In our design, the top side of the J-MRC is composed of a nano-PE film and a hot-pressed PEO film (HP-PEO), which both have porous structures that are rich in light-scattering air voids, thereby enabling efficient sunlight scattering. Besides, the HP-PEO film which has a large amount of C–O–C (1260–1110 cm−1) and C–OH (1239–1030 cm−1) bonds can emit strongly within the MIR region [8]. Though the nano-PE film shows very limited help with MIR emission due to its high MIR transmittance, it is expected to provide mechanical protection for the HP-PEO film. The bottom side of the J-MRC comprises a nano-PE film and an AgNWs layer, securely integrated into the HP-PEO film via the hot-pressing process. Similarly, the nano-PE film could provide mechanical protection and has negligible impact on the infrared optical properties of the AgNWs layer. The AgNWs layer at high usage can isolate the top side and the underlying spaces in the MIR region due to its high MIR reflectivity and low MIR transmission [39]. Therefore, the AgNWs layer can significantly curtail the radiative heat transfer from the J-MRC to the cold enclosures.

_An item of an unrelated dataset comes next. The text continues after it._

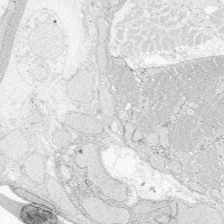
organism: Zebrafish
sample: Whole-Brain

Figure 2A shows the optical photograph of the as-prepared J-MRC film, exhibiting a white colouration. As conceptually demonstrated in Figure 2B, the J-MRC film consists of four functional layers. The first and last layers are both the nano-PE films which can scatter a portion of incident sunlight and protect the internal HP-PEO film from deformation. As shown in Figure 2C, the nano-PE film has plentiful nanopores, whose sizes are comparable to the wavelength of ultraviolet and visible light, thus showing relatively high reflectivity in the corresponding region (Figure S1).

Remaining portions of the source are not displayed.